Defendants also argue that the trial court's denial of their claim of absolute immunity from suit under Section 41-4-4(A) of the Tort Claims Act constitutes an immediately appealable order under the collateral order exception as established in Chavez v. Singer, 698 F.2d 420 (10th Cir.1983) (holding that absolute immunity from suit meets the standards which the United States Supreme Court has set for the appealability of a collateral order). Section 41-4-4(A) provides a defense to liability, but not absolute immunity from suit, by stating: "A governmental entity and any public employee while acting within the scope of duty are granted immunity from liability for any tort except as waived by Sections 41-4-5 through 41-4-12 NMSA 1978." (Emphasis added.) A distinction has been drawn between "immunity from suit rather than a mere defense to liability" because, "like an absolute immunity, it is effectively lost if a case is erroneously permitted to go to trial." Mitchell v.
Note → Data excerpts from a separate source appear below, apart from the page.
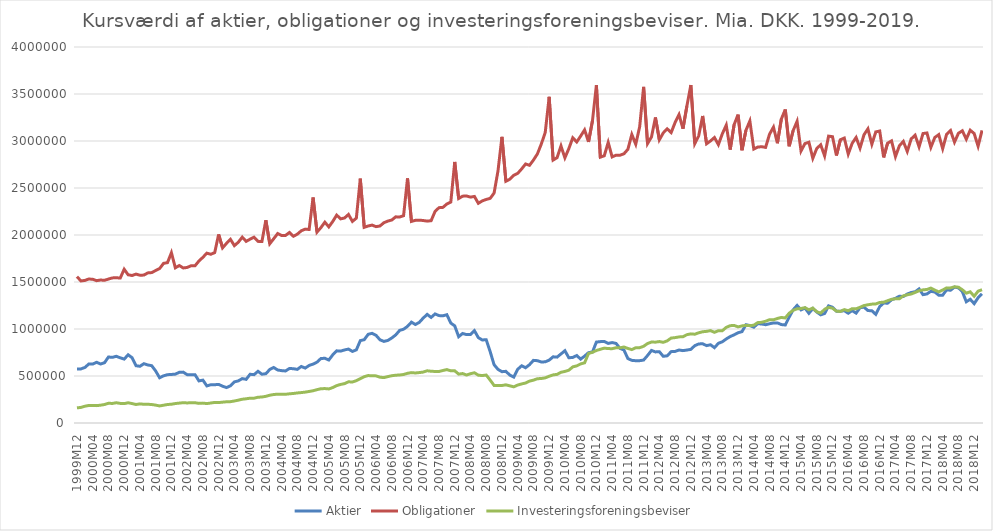
| Category | Aktier | Obligationer | Investeringsforeningsbeviser |
|---|---|---|---|
| 1999M12 | 575174 | 1557344 | 160748 |
| 2000M01 | 575647 | 1511391 | 165778 |
| 2000M02 | 590162 | 1516681 | 178351 |
| 2000M03 | 627205 | 1531792 | 186450 |
| 2000M04 | 627098 | 1528959 | 185941 |
| 2000M05 | 645738 | 1514125 | 184746 |
| 2000M06 | 627336 | 1521104 | 189451 |
| 2000M07 | 641242 | 1517881 | 196711 |
| 2000M08 | 702030 | 1531576 | 209725 |
| 2000M09 | 698497 | 1543590 | 208058 |
| 2000M10 | 709608 | 1545110 | 215514 |
| 2000M11 | 693340 | 1542126 | 208436 |
| 2000M12 | 679721 | 1635693 | 206347 |
| 2001M01 | 725587 | 1576917 | 214998 |
| 2001M02 | 694857 | 1569066 | 206745 |
| 2001M03 | 609401 | 1583968 | 196955 |
| 2001M04 | 603191 | 1572117 | 203492 |
| 2001M05 | 630929 | 1573534 | 198988 |
| 2001M06 | 617507 | 1596730 | 199211 |
| 2001M07 | 609553 | 1600137 | 196654 |
| 2001M08 | 553257 | 1622133 | 190230 |
| 2001M09 | 481246 | 1642834 | 181861 |
| 2001M10 | 501680 | 1698473 | 188909 |
| 2001M11 | 513948 | 1705760 | 196822 |
| 2001M12 | 516411 | 1811508 | 199644 |
| 2002M01 | 519822 | 1650899 | 207163 |
| 2002M02 | 539138 | 1675130 | 211558 |
| 2002M03 | 541132 | 1649367 | 216023 |
| 2002M04 | 514315 | 1654759 | 213580 |
| 2002M05 | 513817 | 1672767 | 215308 |
| 2002M06 | 513817 | 1672767 | 215308 |
| 2002M07 | 447539 | 1723382 | 208760 |
| 2002M08 | 456303 | 1762651 | 211579 |
| 2002M09 | 394395 | 1806730 | 206568 |
| 2002M10 | 406663 | 1795063 | 212548 |
| 2002M11 | 407258 | 1812469 | 219093 |
| 2002M12 | 410511 | 2006227 | 217309 |
| 2003M01 | 391549 | 1863047 | 221673 |
| 2003M02 | 376802 | 1911051 | 225702 |
| 2003M03 | 395690 | 1954134 | 227024 |
| 2003M04 | 437489 | 1886932 | 234152 |
| 2003M05 | 448094 | 1922970 | 242874 |
| 2003M06 | 472372 | 1977111 | 253018 |
| 2003M07 | 464487 | 1932479 | 257571 |
| 2003M08 | 518497 | 1955701 | 264121 |
| 2003M09 | 514394 | 1976613 | 263728 |
| 2003M10 | 549719 | 1932259 | 274176 |
| 2003M11 | 518793 | 1930731 | 276357 |
| 2003M12 | 524264 | 2157438 | 283847 |
| 2004M01 | 569517 | 1907331 | 295540 |
| 2004M02 | 590348 | 1960377 | 302996 |
| 2004M03 | 563873 | 2015258 | 306728 |
| 2004M04 | 557087 | 1994459 | 304884 |
| 2004M05 | 553644 | 1995813 | 305509 |
| 2004M06 | 579982 | 2026560 | 310671 |
| 2004M07 | 577582 | 1986508 | 314125 |
| 2004M08 | 570687 | 2008771 | 319660 |
| 2004M09 | 601262 | 2044870 | 323707 |
| 2004M10 | 584594 | 2062475 | 328383 |
| 2004M11 | 612471 | 2058625 | 335384 |
| 2004M12 | 626287 | 2399007 | 343144 |
| 2005M01 | 647568 | 2030789 | 354733 |
| 2005M02 | 686066 | 2079000 | 364640 |
| 2005M03 | 688607 | 2136473 | 366253 |
| 2005M04 | 670048 | 2086332 | 362498 |
| 2005M05 | 725046 | 2143882 | 376826 |
| 2005M06 | 767618 | 2211582 | 397766 |
| 2005M07 | 764645 | 2171839 | 410469 |
| 2005M08 | 777319 | 2181082 | 418972 |
| 2005M09 | 786332 | 2218467 | 438329 |
| 2005M10 | 761261 | 2144434 | 436105 |
| 2005M11 | 777998 | 2179472 | 450288 |
| 2005M12 | 876163 | 2599662 | 471850 |
| 2006M01 | 886363 | 2081826 | 492881 |
| 2006M02 | 943407 | 2096086 | 504632 |
| 2006M03 | 953835 | 2105200 | 502265 |
| 2006M04 | 932787 | 2088709 | 501263 |
| 2006M05 | 885160 | 2096140 | 487065 |
| 2006M06 | 868076 | 2130715 | 482889 |
| 2006M07 | 878239 | 2147943 | 493746 |
| 2006M08 | 904551 | 2159636 | 503033 |
| 2006M09 | 936797 | 2193171 | 508286 |
| 2006M10 | 984872 | 2191238 | 510813 |
| 2006M11 | 997962 | 2205316 | 516009 |
| 2006M12 | 1027930 | 2602178 | 528614 |
| 2007M01 | 1072939 | 2144428 | 535917 |
| 2007M02 | 1047612 | 2156160 | 532186 |
| 2007M03 | 1070763 | 2158080 | 536508 |
| 2007M04 | 1116896 | 2153997 | 541713 |
| 2007M05 | 1155385 | 2147554 | 555614 |
| 2007M06 | 1123217 | 2152316 | 550464 |
| 2007M07 | 1160422 | 2250769 | 548335 |
| 2007M08 | 1142552 | 2290712 | 547958 |
| 2007M09 | 1140519 | 2293926 | 558609 |
| 2007M10 | 1151802 | 2330081 | 568203 |
| 2007M11 | 1063171 | 2350492 | 555042 |
| 2007M12 | 1033177 | 2777086 | 555003 |
| 2008M01 | 918225 | 2388301 | 520054 |
| 2008M02 | 952377 | 2413171 | 526022 |
| 2008M03 | 940197 | 2415065 | 510069 |
| 2008M04 | 941535 | 2403112 | 524526 |
| 2008M05 | 982089 | 2410140 | 534425 |
| 2008M06 | 908343 | 2337160 | 508793 |
| 2008M07 | 883307 | 2362838 | 504650 |
| 2008M08 | 886096 | 2378275 | 510319 |
| 2008M09 | 759950 | 2389665 | 456584 |
| 2008M10 | 620008 | 2445823 | 399629 |
| 2008M11 | 570116 | 2683893 | 397576 |
| 2008M12 | 545871 | 3044262 | 398958 |
| 2009M01 | 549715 | 2571659 | 405919 |
| 2009M02 | 509245 | 2593509 | 395518 |
| 2009M03 | 488425 | 2634439 | 384809 |
| 2009M04 | 571307 | 2655599 | 403575 |
| 2009M05 | 608507 | 2702649 | 415678 |
| 2009M06 | 587808 | 2755471 | 425281 |
| 2009M07 | 620395 | 2741454 | 445444 |
| 2009M08 | 666249 | 2797081 | 455808 |
| 2009M09 | 662900 | 2862025 | 471255 |
| 2009M10 | 649205 | 2967408 | 473076 |
| 2009M11 | 650795 | 3091417 | 480443 |
| 2009M12 | 668987 | 3470399 | 497313 |
| 2010M01 | 704145 | 2797013 | 511840 |
| 2010M02 | 700775 | 2822479 | 517108 |
| 2010M03 | 734573 | 2947573 | 539561 |
| 2010M04 | 768999 | 2821624 | 548623 |
| 2010M05 | 693852 | 2919512 | 561939 |
| 2010M06 | 697532 | 3034452 | 597185 |
| 2010M07 | 717785 | 2989715 | 607574 |
| 2010M08 | 679719 | 3052346 | 628490 |
| 2010M09 | 711815 | 3118357 | 640203 |
| 2010M10 | 748166 | 2990379 | 739615 |
| 2010M11 | 755357 | 3214863 | 752164 |
| 2010M12 | 860927 | 3594134 | 771586 |
| 2011M01 | 865634 | 2827974 | 784306 |
| 2011M02 | 868103 | 2842919 | 796417 |
| 2011M03 | 846852 | 2985437 | 791657 |
| 2011M04 | 855641 | 2831028 | 790599 |
| 2011M05 | 846467 | 2849098 | 800536 |
| 2011M06 | 793880 | 2848803 | 799381 |
| 2011M07 | 776121 | 2864109 | 808539 |
| 2011M08 | 685664 | 2911356 | 793058 |
| 2011M09 | 666474 | 3069425 | 781106 |
| 2011M10 | 662567 | 2965332 | 800475 |
| 2011M11 | 663050 | 3152146 | 801234 |
| 2011M12 | 669523 | 3576010 | 816113 |
| 2012M01 | 718139 | 2973050 | 845524 |
| 2012M02 | 771891 | 3043339 | 861101 |
| 2012M03 | 756309 | 3250779 | 860080 |
| 2012M04 | 758267 | 3012721 | 866469 |
| 2012M05 | 709421 | 3086802 | 858201 |
| 2012M06 | 715047 | 3129053 | 874065 |
| 2012M07 | 759130 | 3089635 | 903626 |
| 2012M08 | 761567 | 3196643 | 908313 |
| 2012M09 | 776340 | 3280142 | 915947 |
| 2012M10 | 769931 | 3130351 | 918047 |
| 2012M11 | 776180 | 3372924 | 939726 |
| 2012M12 | 783027 | 3594865 | 948097 |
| 2013M01 | 822643 | 2971794 | 944493 |
| 2013M02 | 840966 | 3055002 | 959815 |
| 2013M03 | 843061 | 3266687 | 970768 |
| 2013M04 | 823083 | 2970608 | 974951 |
| 2013M05 | 832404 | 3000721 | 982733 |
| 2013M06 | 801438 | 3037018 | 964751 |
| 2013M07 | 847509 | 2961347 | 981962 |
| 2013M08 | 864162 | 3076403 | 981785 |
| 2013M09 | 894095 | 3168318 | 1017385 |
| 2013M10 | 919727 | 2908692 | 1035193 |
| 2013M11 | 938002 | 3173965 | 1038076 |
| 2013M12 | 960100 | 3280446 | 1022521 |
| 2014M01 | 972051 | 2901676 | 1033038 |
| 2014M02 | 1045250 | 3113336 | 1038806 |
| 2014M03 | 1036700 | 3212970 | 1035572 |
| 2014M04 | 1019324 | 2913924 | 1040537 |
| 2014M05 | 1056345 | 2935294 | 1067899 |
| 2014M06 | 1053268 | 2939289 | 1071309 |
| 2014M07 | 1045577 | 2931923 | 1082399 |
| 2014M08 | 1055727 | 3072485 | 1099020 |
| 2014M09 | 1064387 | 3147346 | 1097512 |
| 2014M10 | 1065062 | 2976149 | 1112138 |
| 2014M11 | 1047105 | 3233681 | 1122770 |
| 2014M12 | 1042846 | 3335104 | 1117579 |
| 2015M01 | 1127106 | 2944162 | 1168416 |
| 2015M02 | 1204008 | 3110563 | 1198616 |
| 2015M03 | 1250650 | 3209223 | 1214989 |
| 2015M04 | 1203383 | 2893858 | 1217483 |
| 2015M05 | 1222973 | 2972672 | 1227671 |
| 2015M06 | 1167167 | 2987107 | 1204045 |
| 2015M07 | 1217273 | 2816092 | 1222869 |
| 2015M08 | 1180886 | 2920478 | 1183209 |
| 2015M09 | 1150968 | 2959819 | 1168840 |
| 2015M10 | 1164772 | 2840932 | 1209796 |
| 2015M11 | 1246261 | 3051786 | 1230392 |
| 2015M12 | 1231384 | 3045899 | 1221305 |
| 2016M01 | 1189395 | 2845990 | 1190360 |
| 2016M02 | 1188901 | 3013158 | 1186317 |
| 2016M03 | 1194812 | 3031239 | 1206339 |
| 2016M04 | 1167867 | 2860692 | 1194605 |
| 2016M05 | 1195364 | 2975857 | 1216550 |
| 2016M06 | 1169180 | 3037508 | 1214723 |
| 2016M07 | 1226644 | 2924713 | 1230825 |
| 2016M08 | 1232244 | 3066071 | 1249459 |
| 2016M09 | 1196029 | 3129698 | 1257885 |
| 2016M10 | 1194275 | 2965309 | 1264519 |
| 2016M11 | 1155665 | 3096966 | 1266793 |
| 2016M12 | 1238726 | 3106073 | 1282391 |
| 2017M01 | 1276151 | 2825485 | 1284932 |
| 2017M02 | 1274516 | 2976695 | 1300925 |
| 2017M03 | 1310623 | 3001150 | 1315199 |
| 2017M04 | 1326559 | 2833825 | 1321766 |
| 2017M05 | 1348626 | 2949494 | 1321655 |
| 2017M06 | 1345559 | 2995667 | 1352616 |
| 2017M07 | 1372048 | 2888799 | 1363987 |
| 2017M08 | 1388313 | 3022612 | 1372419 |
| 2017M09 | 1395875 | 3061858 | 1388975 |
| 2017M10 | 1426668 | 2937368 | 1407208 |
| 2017M11 | 1365481 | 3079521 | 1416370 |
| 2017M12 | 1373026 | 3085511 | 1420427 |
| 2018M01 | 1400754 | 2932511 | 1435535 |
| 2018M02 | 1393182 | 3037546 | 1413678 |
| 2018M03 | 1359679 | 3067714 | 1395253 |
| 2018M04 | 1359881 | 2918565 | 1414464 |
| 2018M05 | 1416915 | 3071595 | 1437468 |
| 2018M06 | 1412144 | 3111266 | 1436857 |
| 2018M07 | 1445580 | 2987774 | 1448938 |
| 2018M08 | 1438113 | 3082261 | 1444653 |
| 2018M09 | 1397169 | 3108896 | 1417390 |
| 2018M10 | 1289904 | 3019030 | 1381145 |
| 2018M11 | 1316352 | 3114899 | 1395533 |
| 2018M12 | 1269704 | 3079542 | 1348423 |
| 2019M01 | 1332607 | 2944927 | 1402513 |
| 2019M02 | 1373999 | 3112791 | 1417913 |

Forsyth, 472 U.S. 511, 526, 105 S. Ct. 2806, 2815, 86 L. Ed. 2d 411 (1985). In Mitchell, the Court held that the denial of a claim of absolute immunity from suit, rather than a mere defense to liability, meets the requirements for appealability under the Cohen collateral order exception to the finality rule. See Mitchell v. Forsyth. See also Chavez v. Singer. Since Section 41-4-4(A) provides for immunity from liability, and not absolute immunity from suit, we do not find that a denial of a claim of immunity under that section meets the requirements for immediate appellate review under the collateral order exception based on absolute immunity from suit. But cf. Mitchell v. Forsyth; Chavez v. Singer. We decline to determine the applicability in this state of a collateral order exception premised on absolute immunity, where defendants have failed to establish a basis for their claim of absolute immunity.

Based on the foregoing, we dismiss this appeal.


GARCIA and APODACA, JJ., concur.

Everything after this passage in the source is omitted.